PROBLEM REQUIREMENTS
Reproduce exactly the line that contains "Umbau der dynamischen" and every line after it through the end of the records below, leaving out all pictures.
+===+
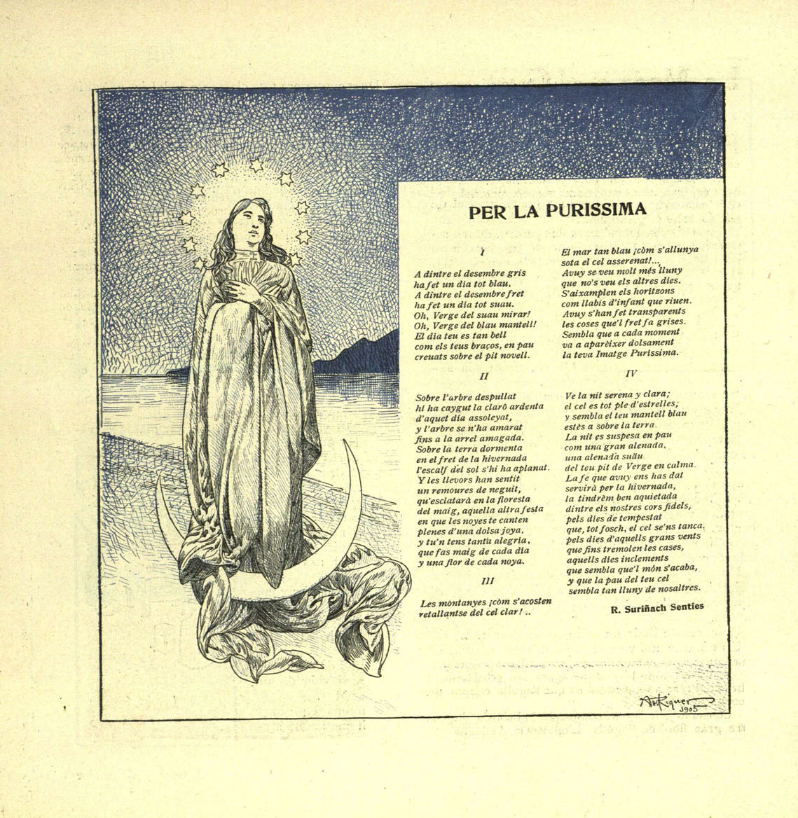 Garba (revista)
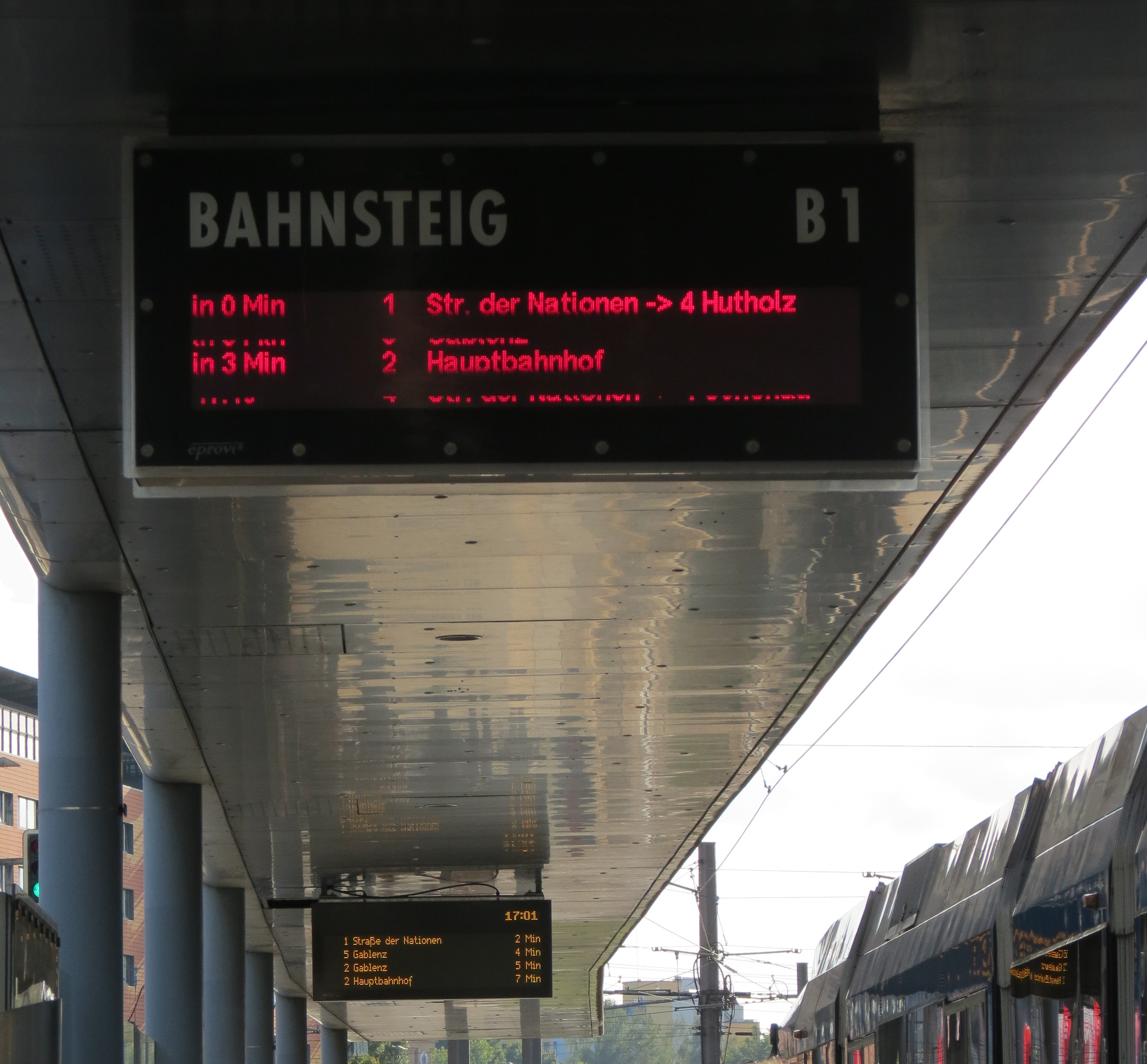 Umbau der dynamischen Anzeigen an der Zentralhaltestelle Chemnitz
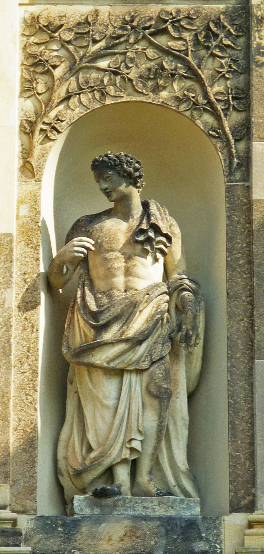 Mythologische Figur am Palais im Großen Garten in Dresden
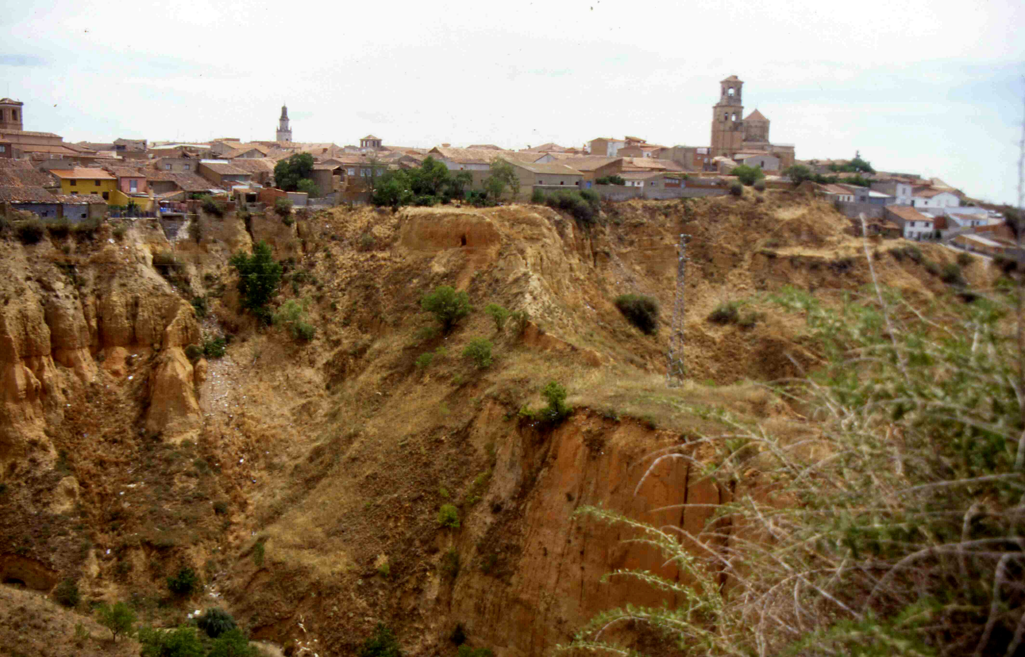 Toro Ansicht 2
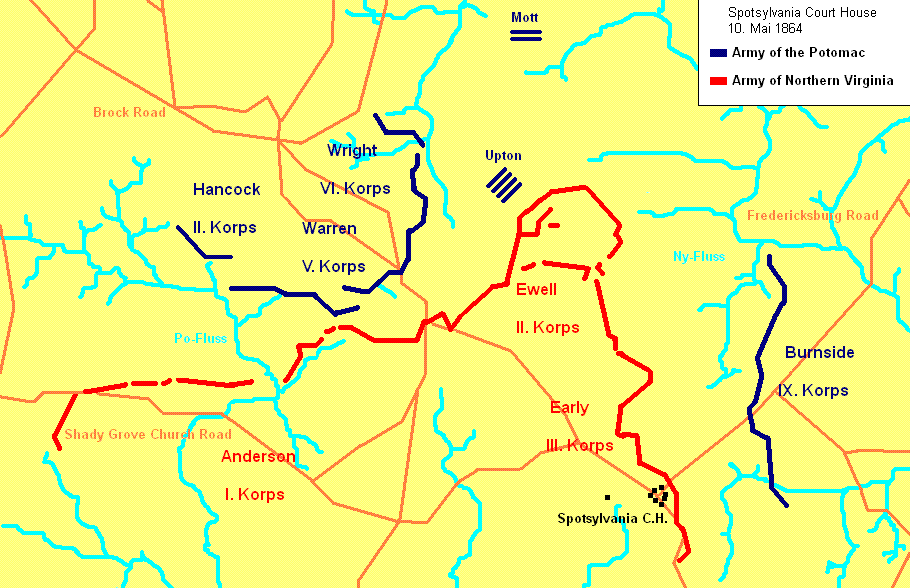 Karte der Schlacht von Spotsylvania Court House. Linien der US- und CS-Truppen am 10.5.1864
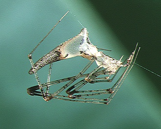 female Rhomphaea tanikawai from Okinawa.
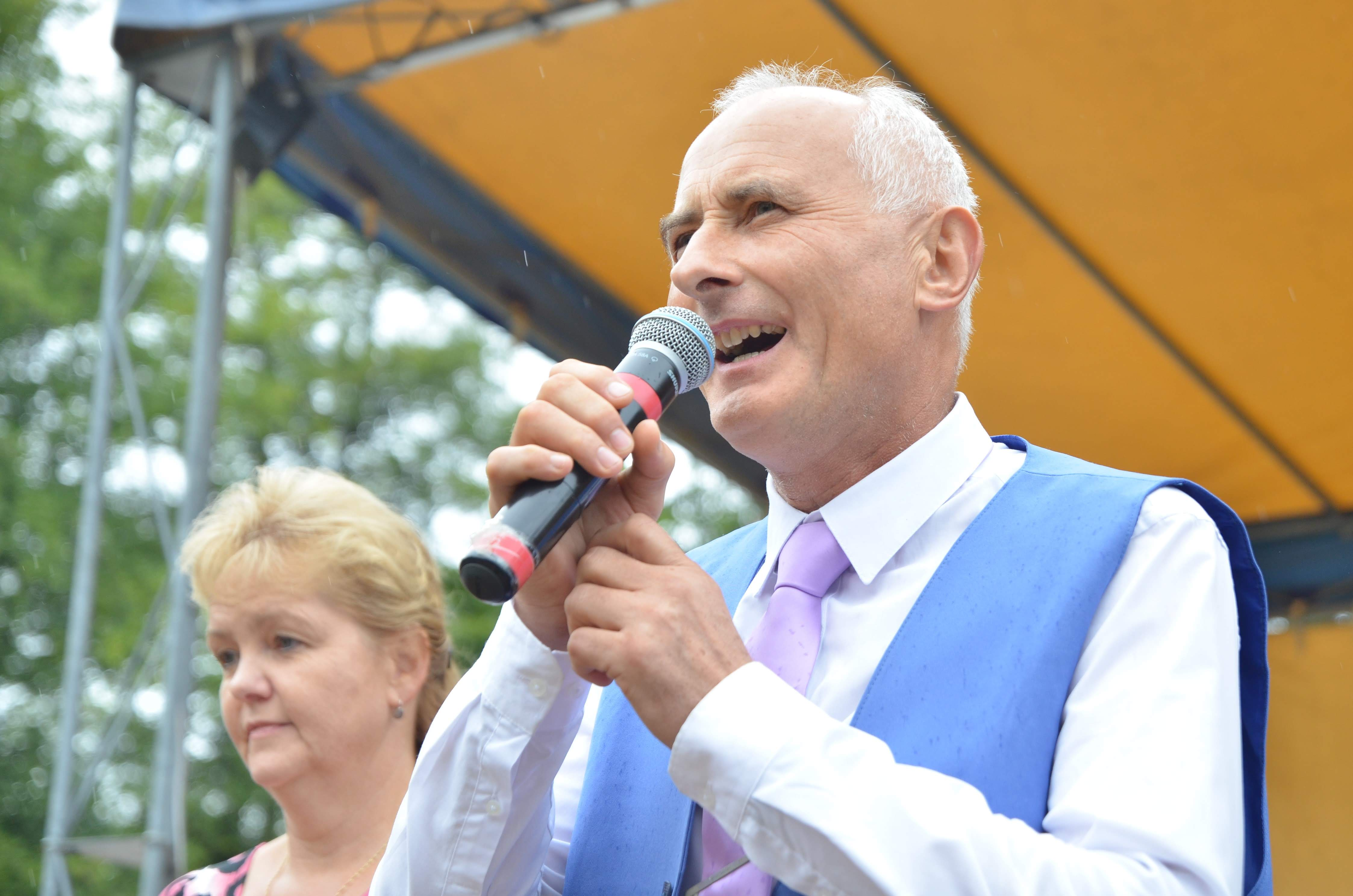 Jiří Jína, kapelník dechové hudby Táboranka. V Košťálově na přehlídce dechových hudeb.
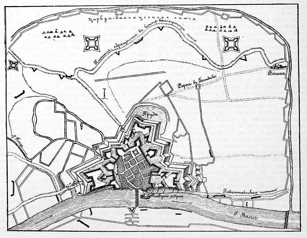 Это изо было использовано в статье «Грав» опубликованной в восьмом томе «Военной энциклопедии», который был издан книгоиздательским товариществом И. Д. Сытина в 1912 году в столице Российской империи городе Санкт-Петербурге.
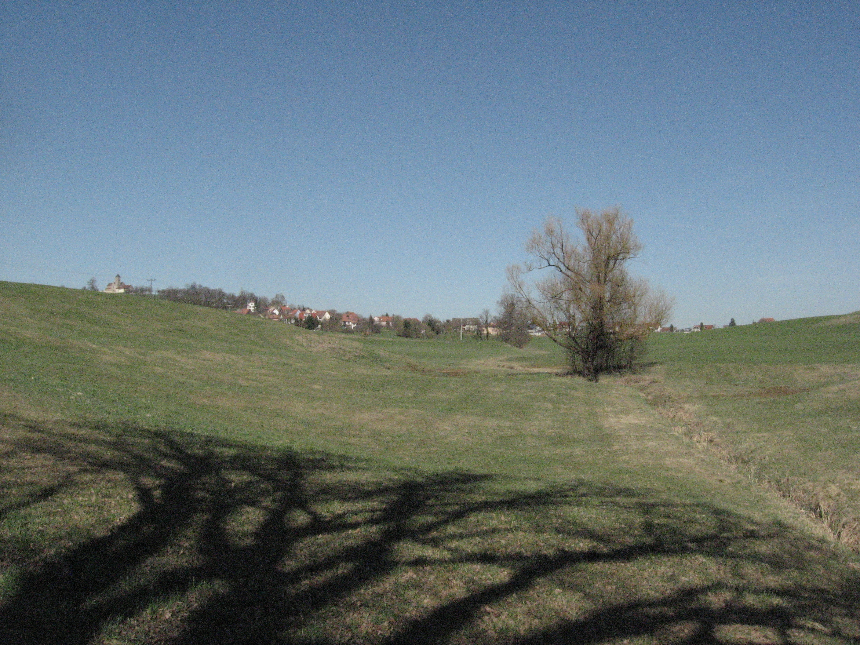 Blick von unterhalb des Rosenberger Dieselhofes über die oberste Talmulde des Rotenbachs in Richtung Nordnordwesten auf Rosenberg (Württemberg)-Hohenberg.
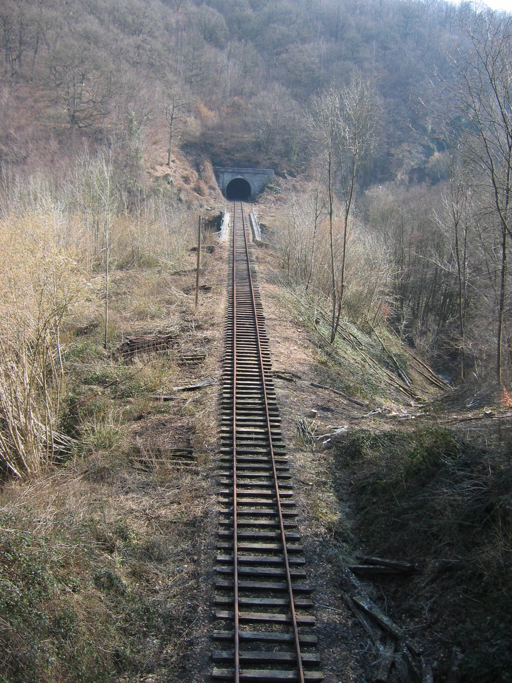 Spoorlijn 128 wordt heraangelegd (hier tussen Purnode en Dorinne-Durnal).
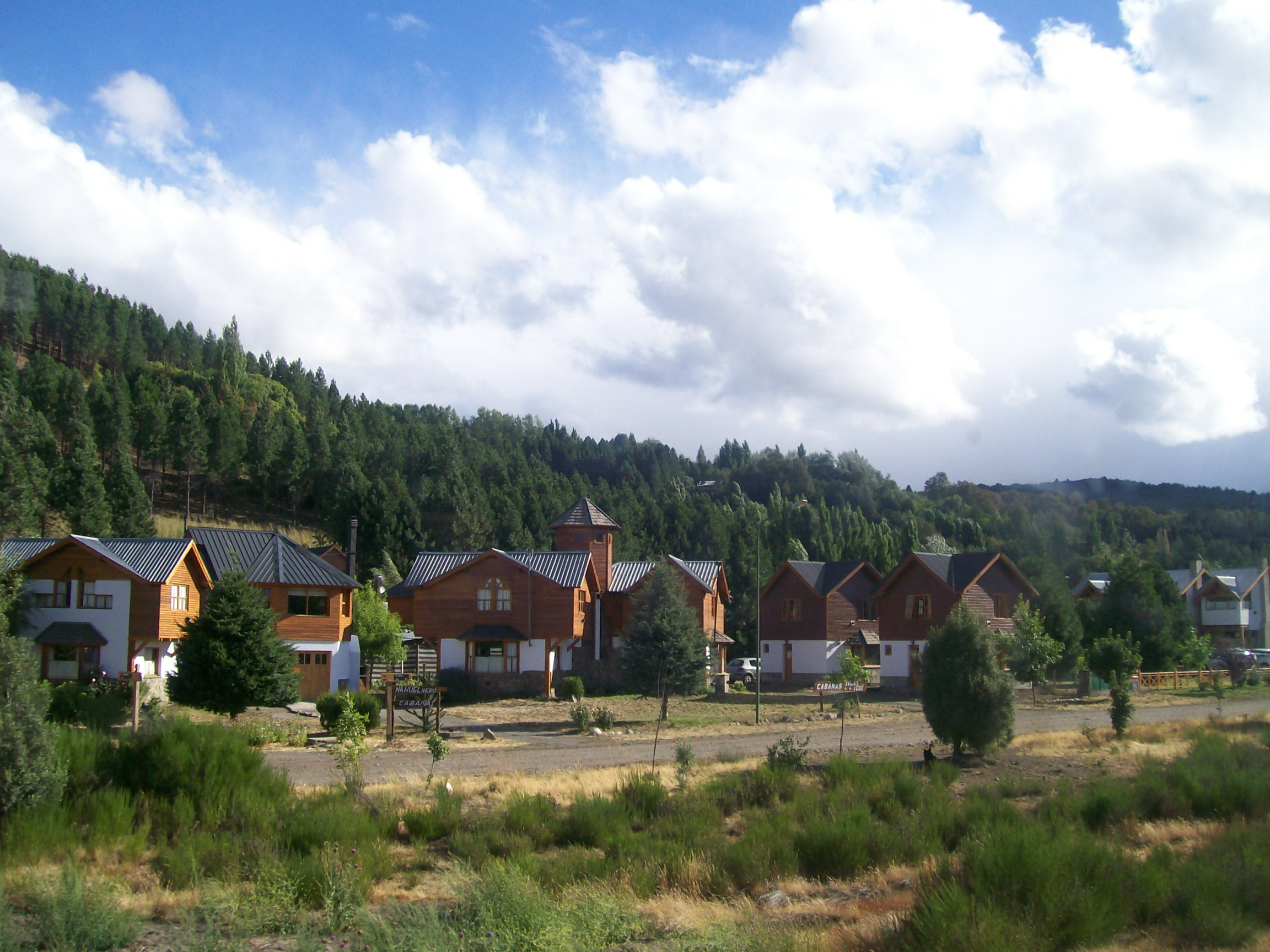 San MArtín de los Andes - Barrios de alrededores de la ciudad
+===+
EXERCISE RESULT
 Umbau der dynamischen Anzeigen an der Zentralhaltestelle Chemnitz
 Mythologische Figur am Palais im Großen Garten in Dresden
 Toro Ansicht 2
 Karte der Schlacht von Spotsylvania Court House. Linien der US- und CS-Truppen am 10.5.1864
 female Rhomphaea tanikawai from Okinawa.
 Jiří Jína, kapelník dechové hudby Táboranka. V Košťálově na přehlídce dechových hudeb.
 Это изо было использовано в статье «Грав» опубликованной в восьмом томе «Военной энциклопедии», который был издан книгоиздательским товариществом И. Д. Сытина в 1912 году в столице Российской империи городе Санкт-Петербурге.
 Blick von unterhalb des Rosenberger Dieselhofes über die oberste Talmulde des Rotenbachs in Richtung Nordnordwesten auf Rosenberg (Württemberg)-Hohenberg.
 Spoorlijn 128 wordt heraangelegd (hier tussen Purnode en Dorinne-Durnal).
 San MArtín de los Andes - Barrios de alrededores de la ciudad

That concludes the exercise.